Paul Wall feat Big Pokey – **Sittin’ Sideways**


Mike Jones entstammt ebenfalls aus der Swisha House Hit Schmiede und konnte mit seinem 2005er Debut “Who Is Mike Jones Platinstatus einheimsen. Neben den so charakteristischen Swishahouse Instrumentals, waren es auch Jones’ mehr oder weniger kreative Einfälle, die ihm viele Fans brachten. So brüllte der Rapper mit großer Vorliebe seine private Telefonnummer auf den Tracks runter und wiederholte innerhalb einer Strophe gerne mal einige Bars komplett, damit auch wirklich jeder verstand, was er meinte. Diese zwei Gimmicks gibt es auch im Video zum Hit ‘Back Then’ zu begutachten. Aber auch Mike Jones hat es nicht geschafft seinen Hype in konstanten Erfolg umzusetzten: erst 2009 erschien ein neues Album (“The Voice”), welches an die Zahlen seines Erstlings nicht annähernd herankam. Zudem bekam der gute Mike bei den Ozone Awards 2008 für sein angebliches arrogantes Verhalten von Trae eine blutige Nase verpasst. Mittlerweile ist Jones auch nicht mehr bei Swisha House unter Vertrag. Mal schauen, was da noch kommen wird in der Zukunft…

Mike JonesBack Then


Slim Thug ist ein weiterer Rapper, der anfangs mit Swisha House in Verbindung gebracht wurde, sich dann aber recht schnell von dem Label losseilte und bei Pharell Williams’ Star Trak Entertainment und Interscope Records eine neue Heimat fand. Das Debut Album “Already Platinum” des sehr talentierten Rappers konnte im Juli 2005 zwar auf Rang 2 charten und ging ca. 130.000 mal über die Ladentheke, doch bemängelten einige Fans, dass sich der Thugger zu sehr vom traditionellen Houston Sound gelöst hatte. Mit ‘Three Kings‘ und Lil Flip‘s Erzfeind hatte er jedoch einen sicheren Banger auf seiner Seite. Mit dabei natürlich Bun B.

Slim Thug feat. T.I. & Bun BThree Kings


Da war die Swisha House Welt noch in Ordnung: Michael Watts versammelt seine drei Goldesel auf einem Track. Ein Houston All Time Classic:

Mike Jones feat. Slim Thug & Paul WallStill Tippin


Nachdem sein UGK Kollege Pimp C plötzlich für einige Zeit einen Urlaub auf Staatskosten antreten durfte, musste Bun B vorübergehend als Solokünstler zurecht kommen. Mit seinem Solodebut “Trill” nahm der Veteran auch diese Hürde im Oktober 2005 mit Bravour. Was man Bun hoch anrechnen muss, ist die Tatsache, dass er unermüdlich “Free Pimp C skandierte und somit UGK am Leben erhielt. ‘Get Throwed’ war ein Highlight des Albums und auch einer der Gründe, warum Bun B in der folgenden Zeit zu einem der beliebtesten Featuregäste wurde. Lustigerweise sind sowohl Pimp C als auch Young Jeezy auf dem Track zu hören: nach Pimp C‘s Post-Gefängnis Attacken gegen Atlanta (“Atlanta is not the South”) wäre dies wohl eher nicht mehr möglich gewesen. Auf der Albumversion ist zusätzlich ein Jay Z Verse.

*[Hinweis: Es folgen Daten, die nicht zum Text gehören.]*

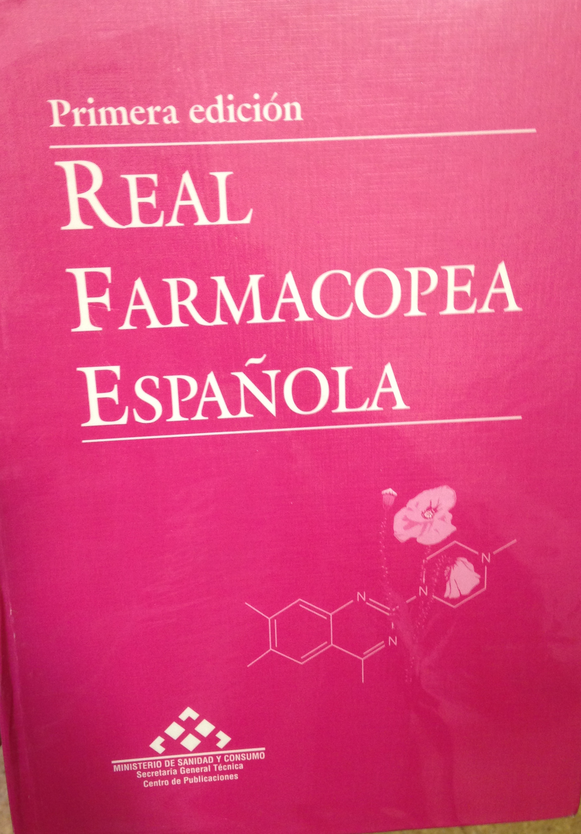 Real Spanish Pharmacopoea's book.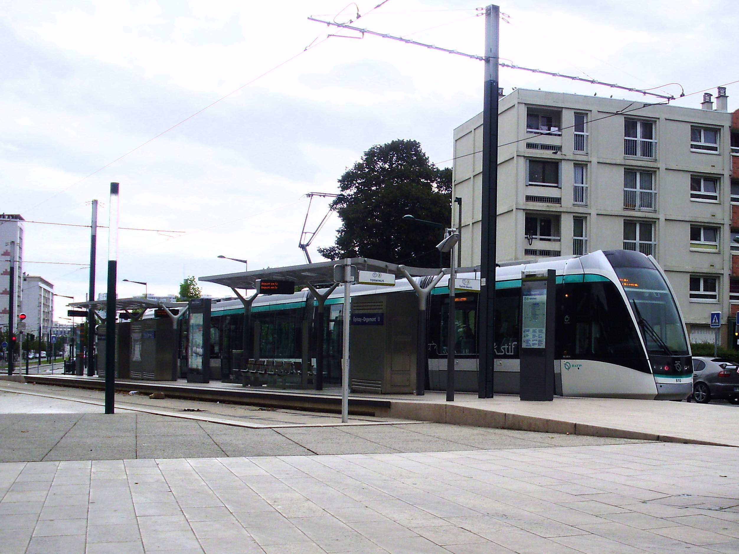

Bun B feat. Pimp C, Z-Ro & Young JeezyGet Throwed


Lil Flip konnte bereits 2004, also noch kurz vor dem eigentlichen Beginn des Houston Hypes mit seinem Album “U Gotta Feel Me” einen großen Erfolg verzeichnen: der Longplayer fand in der ersten Releasewoche 198.000 Käufer und für einige Zeit bildete Flip Gates die Sperrspitze des Houston Raps. Neben seinem simpel gehaltenen und relaxten Rapstil, fiel The Clover G in dieser Periode vor allem durch seine Fehden mit T.I. und dem kompletten Swisha House Camp auf. Nach dem großen Hype, ging es aber dann auch für Lil Flip bergab: die nachfolgenden Alben fanden nicht mehr besonders großen Anklang und zudem nervte Flip mit gefühlten 300 Tribute Songs u.a. für Haiti, Pimp C und die Virginia Tech.

Lil FlipGame Over (Flip):


Bun B hat eingeladen und Alle sind gekommen. Wenn der UGK Rapper und inoffizieller Bürgermeister Houstons Bock auf einen Houston All Star Track hat, dann nimmt halt die gesamte Rap Elite der Stadt teil und selbst der geldgeile Lil Flip skandiert: “I told Bun when you need a verse, just holla. You know how we do it, you don’t gotta spend no dollars.” Der Track und die audiovisuelle Umsetzung unterstreichen noch einmal die starke Unity im Staate Texas. Nur der auf dem Album noch zu findende Chamillioanire Part fehlt aus welchen Gründen auch immer. By the way: Was ist eigentlich aus Atzec geworden?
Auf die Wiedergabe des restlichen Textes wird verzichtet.